=== MATERIAL FOR THE TASK ===
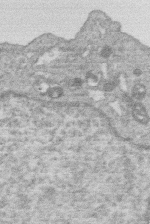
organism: Human
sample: Macrophage cells
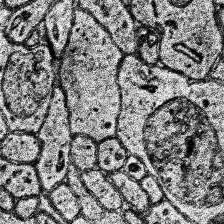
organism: Human
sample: Temporal Lobe
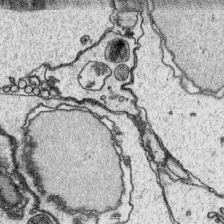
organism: Platynereis dumerilii
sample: Parapodia
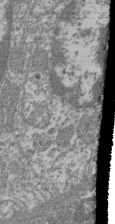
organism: Mouse
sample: Glomerulus
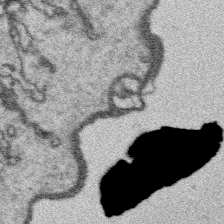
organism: Platynereis dumerilii
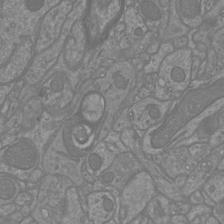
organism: Mouse
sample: Cortical neurons
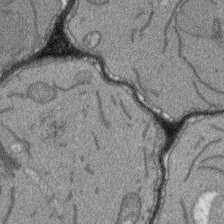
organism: Arabidopsis thaliana
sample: Root tip
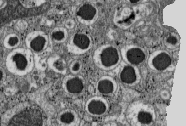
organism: C57BL Mouse
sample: Pancreatic islet
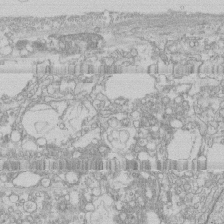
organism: Human
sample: CRL-1474
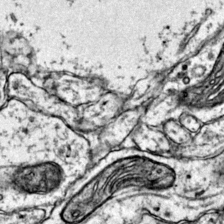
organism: Mouse
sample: Primary visual cortex
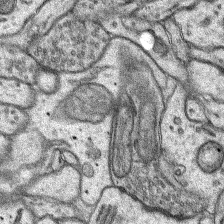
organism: Rat
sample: Hippocampus
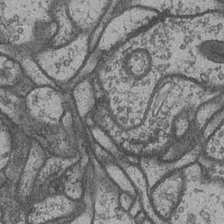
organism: Drosophila
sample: Optic medulla
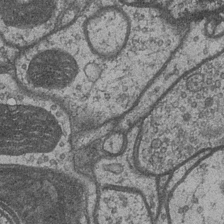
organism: Drosophila
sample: Optic medulla
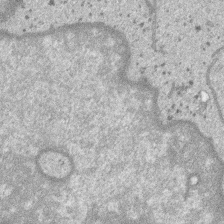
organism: Human
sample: Lung epithelial cells infected with SARS-CoV-2
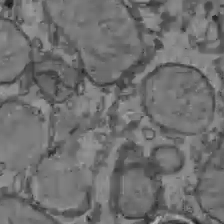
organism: C57BL Mouse
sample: Liver
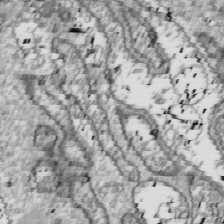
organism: Drosophila
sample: Cell division; meiosis; drosophila spermatocytes
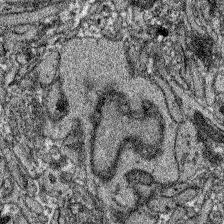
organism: Zebrafish
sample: Larval olfactory bulb
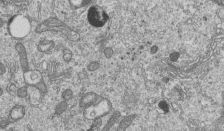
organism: Human
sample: MDA-MB-231 cells
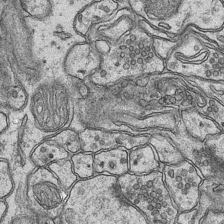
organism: Mouse
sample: CA1 Hippocampus
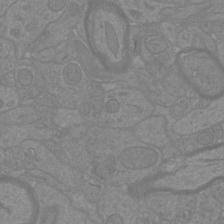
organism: Mouse
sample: Cortical neurons
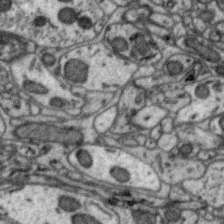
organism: Zebra finch
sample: Brain
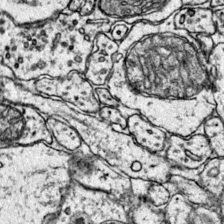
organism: Mouse
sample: Primary visual cortex
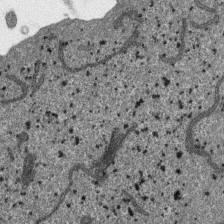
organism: Human
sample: Lung epithelial cells infected with SARS-CoV-2
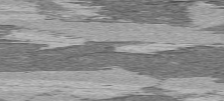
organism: C57BL Mouse
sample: Heart
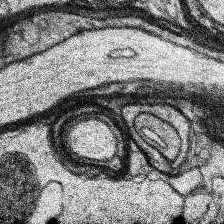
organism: Human
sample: Temporal Lobe
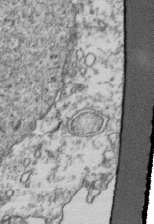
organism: Human
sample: Activated Jurkat CD4+ T cells
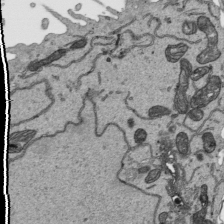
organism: Human
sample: Mitochondria in HCT116 cells
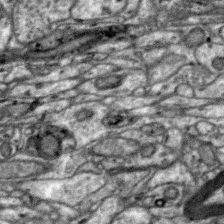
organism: Zebra finch
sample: Brain
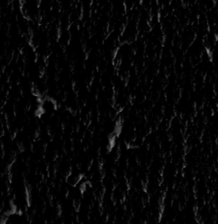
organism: Toxoplasma gondii
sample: Parasites in a vacuole inside a host cell
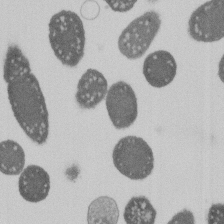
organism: E. coli
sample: Bacterial nucleoid
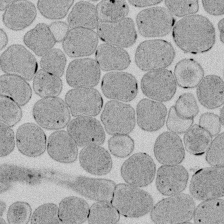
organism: E. coli
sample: Bacterial nucleoid
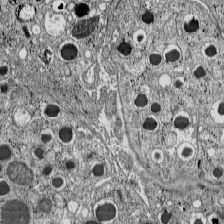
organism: C57BL Mouse
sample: Pancreatic islet
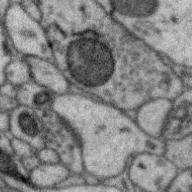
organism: Zebra finch
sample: Brain
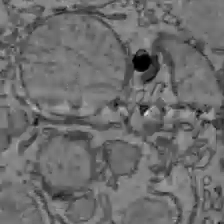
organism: C57BL Mouse
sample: Liver
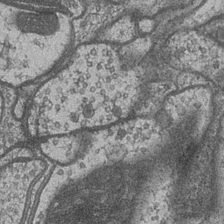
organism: Drosophila
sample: Optic medulla
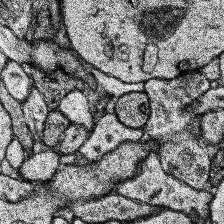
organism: Human
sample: Temporal Lobe
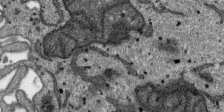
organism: Human
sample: Lung epithelial cells, uninfected (mock) control
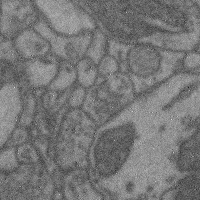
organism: Mouse
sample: Cerebral cortex
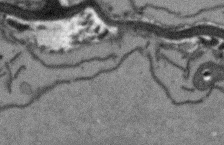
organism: Arabidopsis thaliana
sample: Root tip
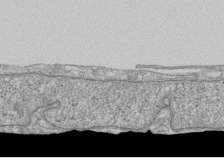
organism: Human
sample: Fibroblast cells
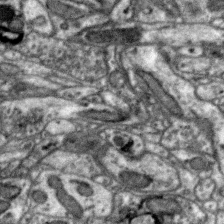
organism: Zebra finch
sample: Brain
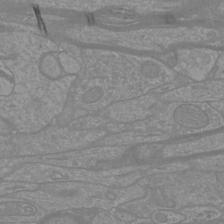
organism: Mouse
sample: Cortical neurons
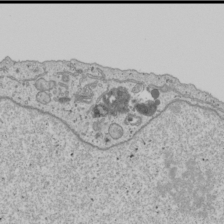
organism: Human
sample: Mitochondria in U2OS cells
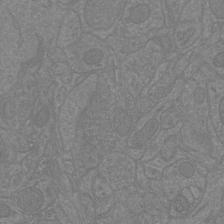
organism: Mouse
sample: Cortical neurons
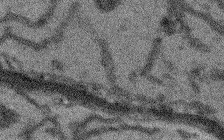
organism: Arabidopsis thaliana
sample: Root tip
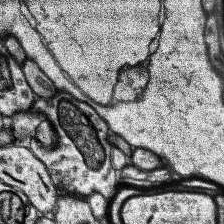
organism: Human
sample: Temporal Lobe
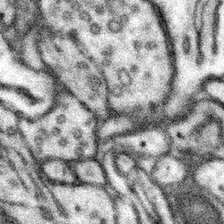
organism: Mouse
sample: Somatosensory cortex neuropil
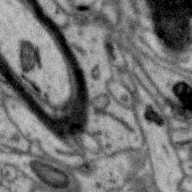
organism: Zebra finch
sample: Brain
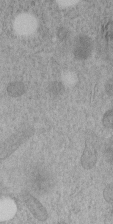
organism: C. elegans
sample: C. elegans embryo early stage
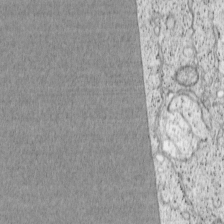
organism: African green monkey
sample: COS-7 cells
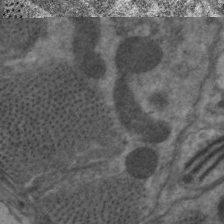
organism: C. elegans
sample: Pharynx
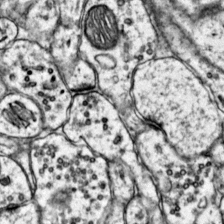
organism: Mouse
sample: Primary visual cortex
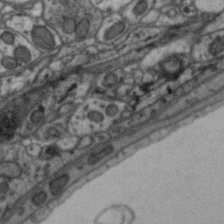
===
● **EXERCISE BRIEF**
In the copy, every entry appears exactly as written above and no picture appears.

● **REPLY**
organism: Human
sample: Macrophage cells
organism: Human
sample: Temporal Lobe
organism: Platynereis dumerilii
sample: Parapodia
organism: Mouse
sample: Glomerulus
organism: Platynereis dumerilii
organism: Mouse
sample: Cortical neurons
organism: Arabidopsis thaliana
sample: Root tip
organism: C57BL Mouse
sample: Pancreatic islet
organism: Human
sample: CRL-1474
organism: Mouse
sample: Primary visual cortex
organism: Rat
sample: Hippocampus
organism: Drosophila
sample: Optic medulla
organism: Drosophila
sample: Optic medulla
organism: Human
sample: Lung epithelial cells infected with SARS-CoV-2
organism: C57BL Mouse
sample: Liver
organism: Drosophila
sample: Cell division; meiosis; drosophila spermatocytes
organism: Zebrafish
sample: Larval olfactory bulb
organism: Human
sample: MDA-MB-231 cells
organism: Mouse
sample: CA1 Hippocampus
organism: Mouse
sample: Cortical neurons
organism: Zebra finch
sample: Brain
organism: Mouse
sample: Primary visual cortex
organism: Human
sample: Lung epithelial cells infected with SARS-CoV-2
organism: C57BL Mouse
sample: Heart
organism: Human
sample: Temporal Lobe
organism: Human
sample: Activated Jurkat CD4+ T cells
organism: Human
sample: Mitochondria in HCT116 cells
organism: Zebra finch
sample: Brain
organism: Toxoplasma gondii
sample: Parasites in a vacuole inside a host cell
organism: E. coli
sample: Bacterial nucleoid
organism: E. coli
sample: Bacterial nucleoid
organism: C57BL Mouse
sample: Pancreatic islet
organism: Zebra finch
sample: Brain
organism: C57BL Mouse
sample: Liver
organism: Drosophila
sample: Optic medulla
organism: Human
sample: Temporal Lobe
organism: Human
sample: Lung epithelial cells, uninfected (mock) control
organism: Mouse
sample: Cerebral cortex
organism: Arabidopsis thaliana
sample: Root tip
organism: Human
sample: Fibroblast cells
organism: Zebra finch
sample: Brain
organism: Mouse
sample: Cortical neurons
organism: Human
sample: Mitochondria in U2OS cells
organism: Mouse
sample: Cortical neurons
organism: Arabidopsis thaliana
sample: Root tip
organism: Human
sample: Temporal Lobe
organism: Mouse
sample: Somatosensory cortex neuropil
organism: Zebra finch
sample: Brain
organism: C. elegans
sample: C. elegans embryo early stage
organism: African green monkey
sample: COS-7 cells
organism: C. elegans
sample: Pharynx
organism: Mouse
sample: Primary visual cortex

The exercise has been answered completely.